GLP-1 Agonist Semaglutide Successfully Manages Rare Mitochondrial Diabetes in Adolescent

Mitochondrial diabetes is a rare and complex form of diabetes, often requiring intensive management with dietary interventions, oral hypoglycemic agents, and frequently, insulin therapy. Patients with genetic conditions like MELAS (Mitochondrial Encephalomyopathy, Lactic Acidosis, and Stroke-like episodes), specifically due to the m.3243A>G mutation, present unique challenges in glycemic control. While novel treatments are emerging, their efficacy and safety in this specific population, especially in pediatric cases, are not well-characterized.

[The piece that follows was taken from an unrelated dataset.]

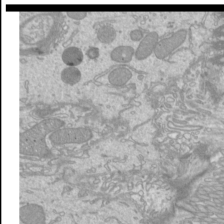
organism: Mouse
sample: Cilia; mouse epididymis

The introduction of semaglutide led to a dramatic improvement in the patient's glycemic control. Her HbA1c, a key marker of long-term blood sugar, decreased significantly from an initial 13.7% (126mmol/mol) to a well-controlled 5.6% (38mmol/mol) over the 7-month treatment period. Insulin therapy was completely ceased within just 5 days of starting semaglutide. Continuous Glucose Monitoring (CGM) data, collected over a 5-month follow-up, consistently demonstrated that the patient's glucose levels met established glycaemic targets. Importantly, the treatment was well tolerated, with no reported episodes of lactic acidosis, a critical concern in mitochondrial disorders. The patient's HbA1c dramatically decreased from 13.7% (126mmol/mol) to 5.6% (38mmol/mol) over a 7-month period, demonstrating exceptional glycemic control.